Figure. Varicella, an uncomfortable reality for most children, occasionally leads to more serious complications.

Most (90%) reported cases of VZV infection involve uncomplicated cases of chickenpox in children.2 The uncomplicated disease, despite its benign course, carries an economic burden of about $109.2 million annually, with direct medical costs accounting for only about 10% of this; the largest cost driver is lost productivity caused by caregivers' lost work days.3

Severe complications such as superimposed skin infections (group A β-hemolytic streptococci), encephalitis and pneumonia develop in a small proportion of patients. The risk of severe complications from primary VZV infection is much higher in adults than in children. Adults account for only 5% of all annual cases, yet between 1987 and 1996 they represented about 70% of reported VZV-related deaths in Canada.4 Maternal infection during the first 28 weeks of gestation can transmit VZV to the fetus and lead to congenital varicella syndrome.

VZV infection, which is highly contagious, is spread by direct contact with skin lesions or oral secretions; airborne spread can also occur. Those infected are contagious from 1 to 2 days before the onset of rash up until the last lesion has crusted. The incubation period ranges from 10 to 21 days, and there may be prodromal symptoms such as fever, malaise and upper respiratory tract infection.

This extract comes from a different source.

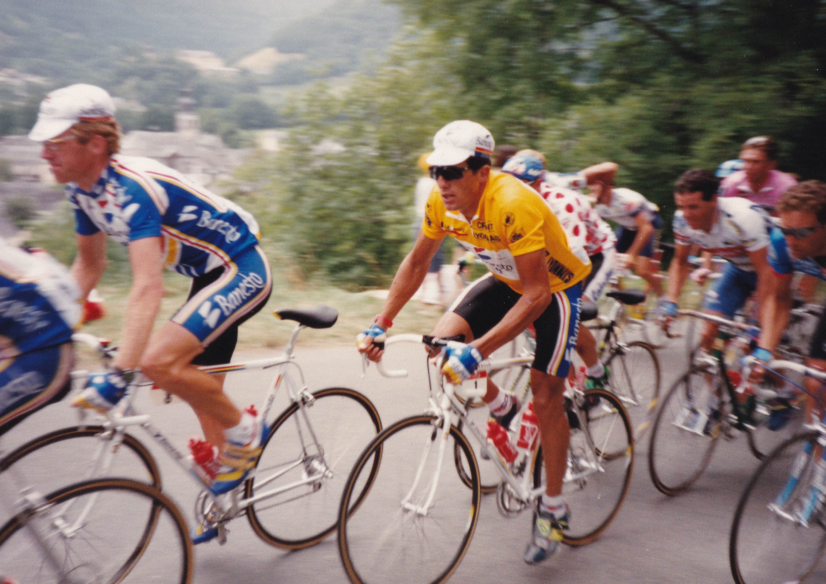 Miguel Indurain emmené par Gérard Rué à Arrens-Marsous dans l'étape entre Tarbes et Pau le 22 juillet 1993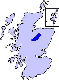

The characteristic lesions appear in successive crops over the first 3 to 4 days and progress from macules to vesicles to pustules to crusted lesions.4 The rash is generally centrally distributed, with lesions concentrated on the trunk, scalp and face.

Diagnosis can be made clinically by the characteristic rash and epidemiologic links such as known exposure to another patient.1 The virus can be isolated from scrapings of the vesicle base during the first 3 to 4 days after the eruption as well as from a variety of serologic antibody tests. A significant increase in serum varicella IgG antibody can retrospectively confirm a diagnosis in immunocompetent people.5

Clinical management: The care given to otherwise healthy individuals who have an uncomplicated course of VZV infection is primarily supportive. Intravenous or oral therapy with acyclovir, valacyclovir, famciclovir or foscarnet can be given. The decision to use antiviral therapy, and the duration and route, will depend on a variety of specific host factors and the extent of infection.5

Prevention and control: Varicella is a notifiable disease. When treating a patient, physicians should follow the recommended precautions for airborne diseases in the infection control guidelines for the physician's office.6 This includes quickly triaging such patients out of the common waiting area and, if possible, seeing them at the end of the day. Health care workers who are not immune to the disease should not enter the room, and routine housekeeping measures as outlined in section 4 of the guidelines should be followed.6 Susceptible health care workers may also consider vaccination — the National Committee on Immunization4 and the Canadian Task Force on Preventive Health Care7 both recommend primary vaccination of healthy people over 12 months of age who are susceptible to the disease. People older than 13 years should receive 2 full doses at least 28 days apart.1

A live attenuated vaccine called the Oka strain was developed in Japan, in the early 1970s. Until June 2000 the only varicella vaccine licensed for use in Canada was highly heat sensitive, but it has been replaced with a vaccine that offers better stability at fridge temperature.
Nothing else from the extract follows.